The bloody day of June 16,
1976 will remain for a long time an open wound in the hearts of South Africans.
The Apartheid regime deployed a brutal repression of a protest led by ten to
twenty thousand Black students from the township of Soweto, near Johannesburg,
denouncing a law imposing Afrikaans as the language of instruction. Police
tear-gassed, beat and even shot the students, killing 176. Nevertheless, the
bravery of the Soweto students marked a turning point in the history of the
Apartheid regime, which then became increasingly contested by Black movements
in South Africa and by the international community.
The township of Soweto, whose
name stands for SOuth-WEstern TOwnships, is at the same time a symbol of the
struggle for racial equality and of segregation. Founded in the 1930s as a
result of segregationist policies, Black residents of Johannesburg were
forcibly moved to townships reserved for Black people, such as Soweto. Such
townships were separated from White townships by a cordon sanitaire, namely a river, a highway, a railroad, an
industrial area, etc. Soweto grew to become the largest Black city in South
Africa, with the advent of mass rural migration. Living conditions were dire,
thus prone to spurring civil unrest. Soweto had very limited economic activity
because it was essentially a residential town for Black people working in
Johannesburg, where they were banned from living. For this reason, the
residents of Soweto were considered “temporary residents” by law until 1976.
The roots of the Soweto
uprising can be traced back to the early years of Apartheid. Although racial
discrimination had been a fact in South Africa since its Dutch and British
colonial days, it was only institutionalized as Apartheid in 1948, following
the election of the National Party (which, interestingly, strongly inspired
itself from Canada’s own Indian Act.)
In 1953, this government took in charge the education of Black South Africans,
which was until then provided by missionaries, by passing the Bantu Education Act. This law, which had
been contested since its beginnings, reinforced segregation in education and
maintained the Black education system severely under-resourced, although it
increased the attendance rate. From then on, Black students were barred from
attending White universities. Black schools were only funded though a tax
imposed on Black South Africans, as opposed to White schools, which had their
place in the national budget. As a result, Black schools became seriously
underfunded and overcrowded, and underqualification rampant amongst teachers.
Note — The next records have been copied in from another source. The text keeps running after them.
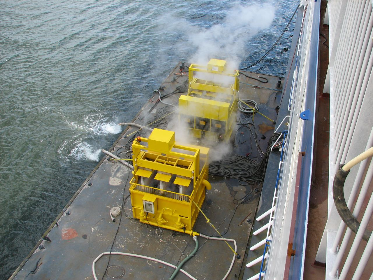 Wasserwiderstände zur Prüfung der Generatorleistung unter Last
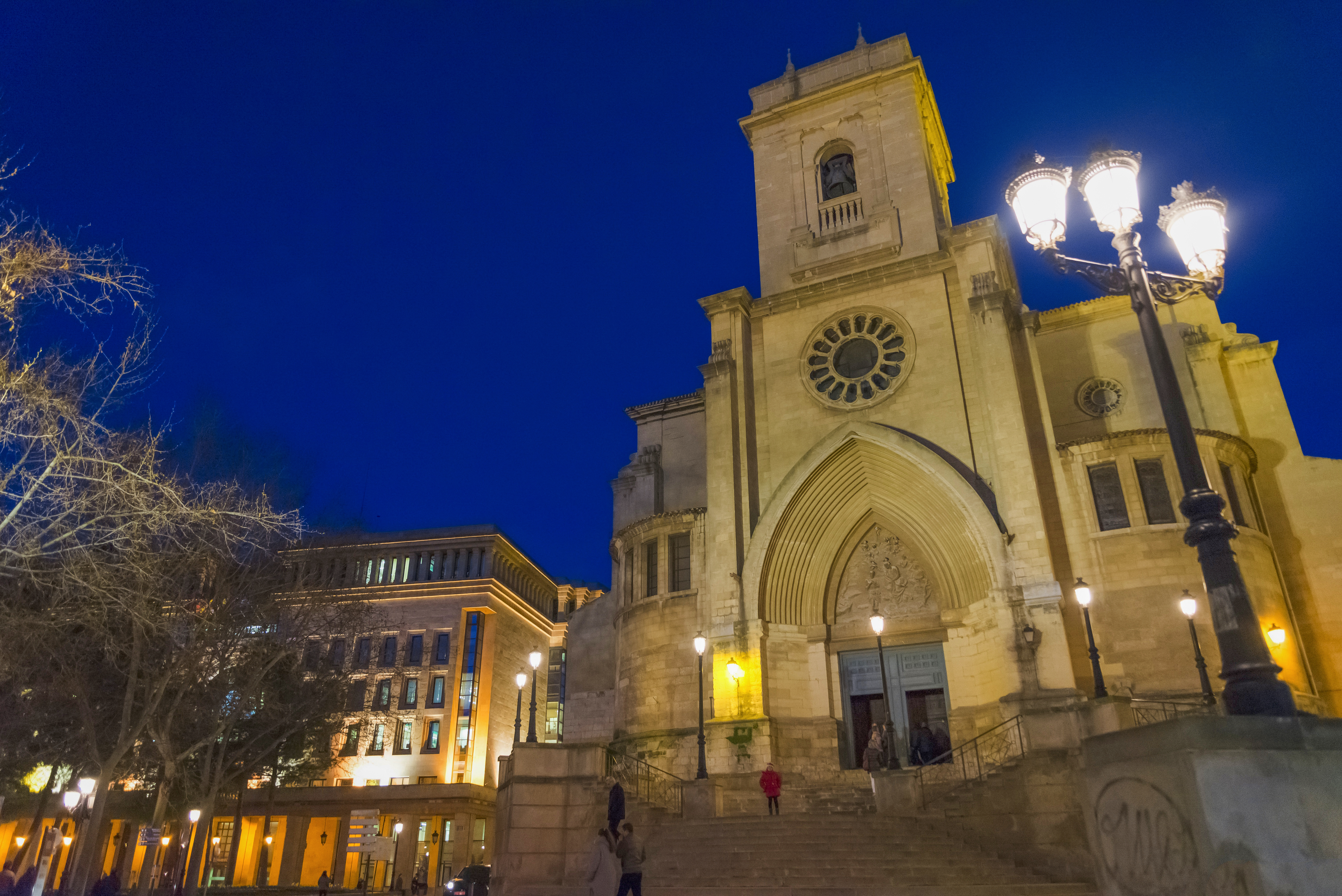 Catedral de Albacete, San Juan de noche
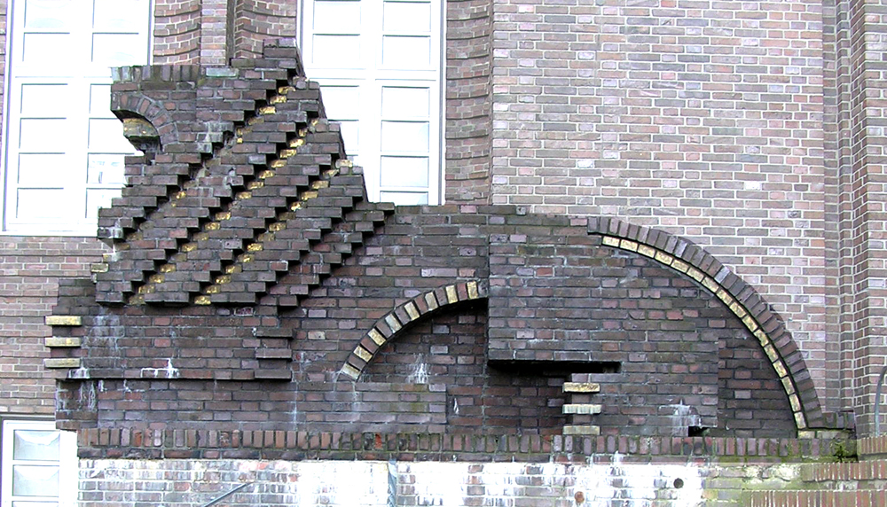 Löwe am Rathaus in Wilhelmshaven (Hans Wagner)

Nevertheless, many schools for
Black students have been built in the 1970’s, thanks to pressure from the
business sector, which demanded a better trained Black workforce. The increasing
number of Black students attending secondary school fostered the development of
a political conscience amongst the youth, which dynamized resistant groups such
as the South African Student Association, which inspired the movement against
the imposition of Afrikaans as language of instruction.
This tense context led to the
explosion of the anger of the Soweto students, whose revolt was soon joined by
Black students from other poor South African townships. Black labour unions
also supported their movement and continued the fight against Apartheid for the
rest of the seventies.
Today, the figures of Nelson
Mandela and of Desmond Tutu are celebrated worldwide for their capital
contribution to the struggle for an egalitarian South Africa. But we shouldn’t
let the students of Soweto, who sacrificed their youth for the freedom to come.